■ **TASK PROMPT**
From the entries, return every line where the string "Category" shows up.

■ **SUPPLIED DATA**
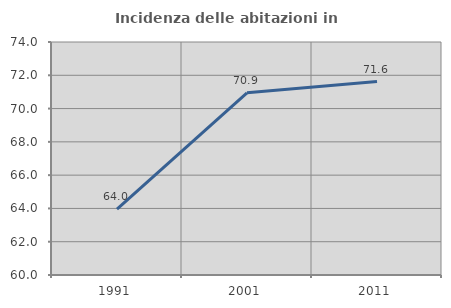
| Category | Incidenza delle abitazioni in proprietà  |
|---|---|
| 1991.0 | 63.957 |
| 2001.0 | 70.945 |
| 2011.0 | 71.623 |
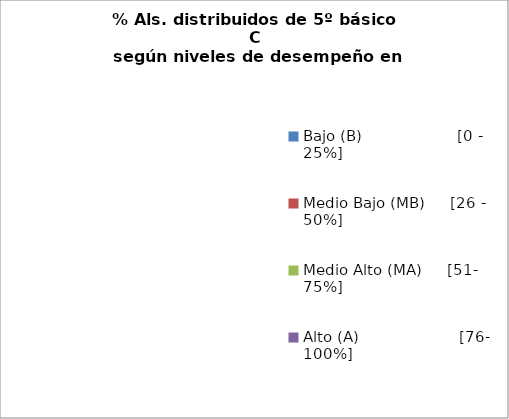
| Category | Series 0 |
|---|---|
| Bajo (B)                   [0 - 25%] | 0 |
| Medio Bajo (MB)     [26 - 50%] | 0 |
| Medio Alto (MA)     [51- 75%] | 0 |
| Alto (A)                    [76- 100%] | 0 |
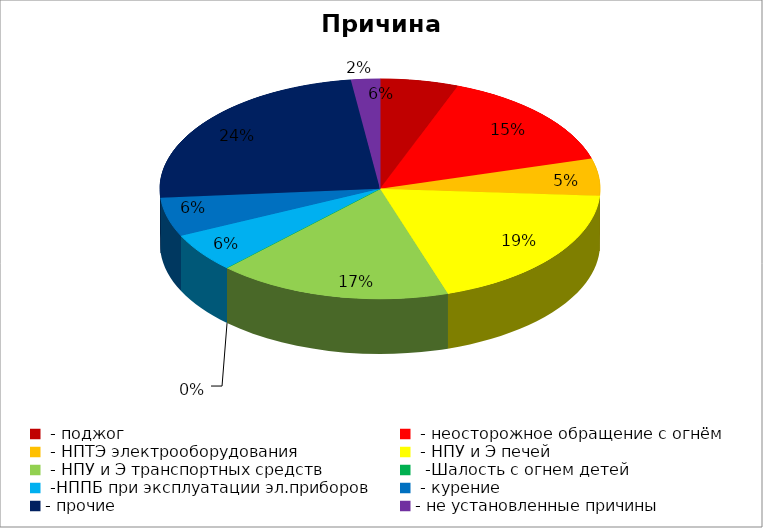
| Category | Причина пожара |
|---|---|
|  - поджог | 19 |
|  - неосторожное обращение с огнём | 49 |
|  - НПТЭ электрооборудования | 18 |
|  - НПУ и Э печей | 63 |
|  - НПУ и Э транспортных средств | 57 |
|   -Шалость с огнем детей | 0 |
|  -НППБ при эксплуатации эл.приборов | 19 |
|  - курение | 19 |
| - прочие | 80 |
| - не установленные причины | 7 |
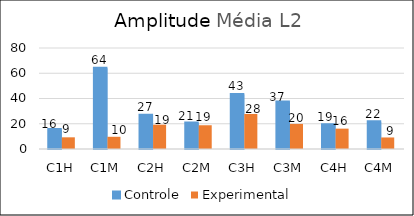
| Category | Controle | Experimental  |
|---|---|---|
| C1H | 15.5 | 9.25 |
| C1M | 64 | 9.675 |
| C2H | 26.75 | 19.25 |
| C2M | 20.5 | 18.812 |
| C3H | 43.25 | 27.75 |
| C3M | 37.25 | 19.875 |
| C4H | 19.25 | 16.125 |
| C4M | 21.5 | 9.138 |
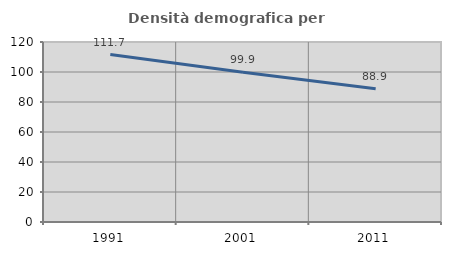
| Category | Densità demografica |
|---|---|
| 1991.0 | 111.652 |
| 2001.0 | 99.902 |
| 2011.0 | 88.852 |

■ **OUTPUT FOR THIS TASK**
| Category | Incidenza delle abitazioni in proprietà  |
| Category | Series 0 |
| Category | Причина пожара |
| Category | Controle | Experimental  |
| Category | Densità demografica |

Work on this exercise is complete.